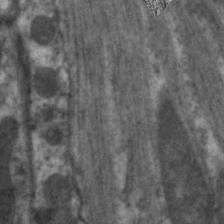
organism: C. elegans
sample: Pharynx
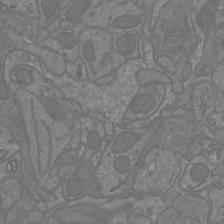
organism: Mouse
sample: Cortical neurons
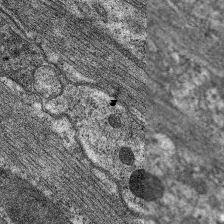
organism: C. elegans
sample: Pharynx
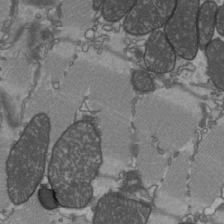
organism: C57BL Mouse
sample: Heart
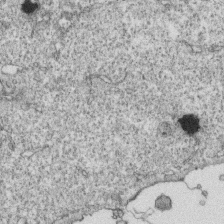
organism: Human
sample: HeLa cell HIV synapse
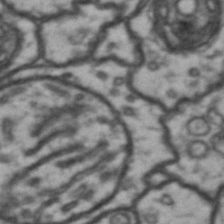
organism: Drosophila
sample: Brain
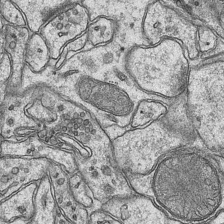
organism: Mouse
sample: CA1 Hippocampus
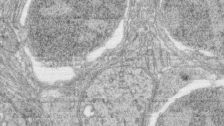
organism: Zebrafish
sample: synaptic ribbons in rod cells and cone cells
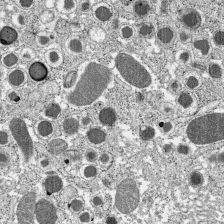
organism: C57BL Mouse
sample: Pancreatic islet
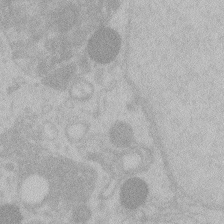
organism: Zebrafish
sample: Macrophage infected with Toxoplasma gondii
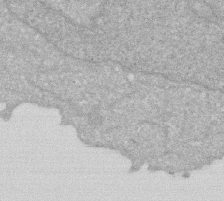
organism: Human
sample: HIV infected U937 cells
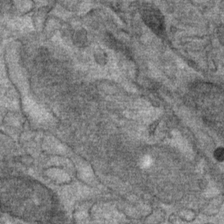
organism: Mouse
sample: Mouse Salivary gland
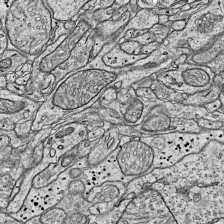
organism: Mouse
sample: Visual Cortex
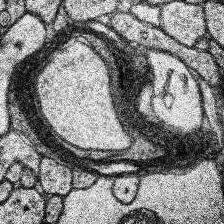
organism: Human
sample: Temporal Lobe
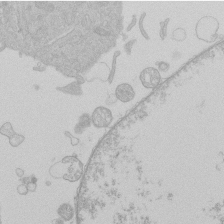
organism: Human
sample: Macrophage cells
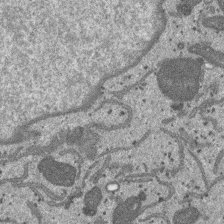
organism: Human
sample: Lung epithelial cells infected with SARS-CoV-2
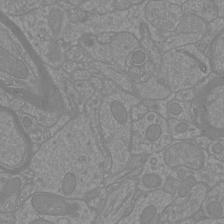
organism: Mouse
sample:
▬▬▬▬▬▬▬▬▬▬
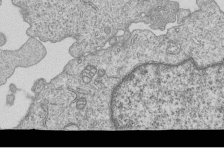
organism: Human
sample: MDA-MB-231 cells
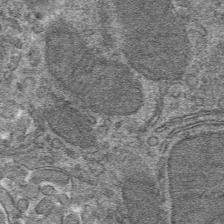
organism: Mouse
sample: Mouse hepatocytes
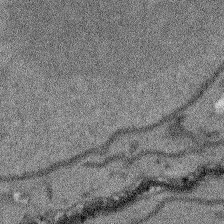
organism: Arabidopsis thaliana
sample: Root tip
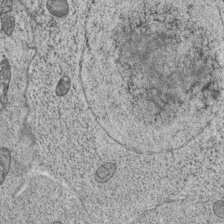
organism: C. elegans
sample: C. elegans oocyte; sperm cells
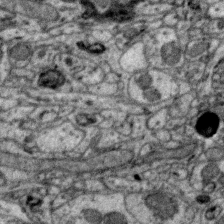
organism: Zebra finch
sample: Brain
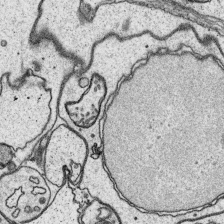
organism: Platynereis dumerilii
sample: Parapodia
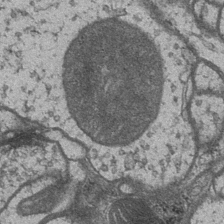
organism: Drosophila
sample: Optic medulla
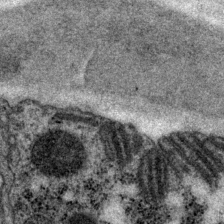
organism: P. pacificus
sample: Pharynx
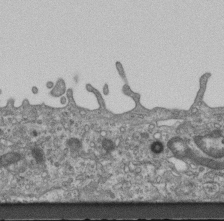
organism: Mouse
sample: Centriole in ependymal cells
▬▬▬▬▬▬▬▬▬▬
#### [What is needed]
Starting with the line above that holds "sample: C. elegans oocyte; sperm cells", restate each line word for word up to and including the line that holds "sample: Centriole in ependymal cells". Drop the pictures.

#### [Solution to this task]
sample: C. elegans oocyte; sperm cells
organism: Zebra finch
sample: Brain
organism: Platynereis dumerilii
sample: Parapodia
organism: Drosophila
sample: Optic medulla
organism: P. pacificus
sample: Pharynx
organism: Mouse
sample: Centriole in ependymal cells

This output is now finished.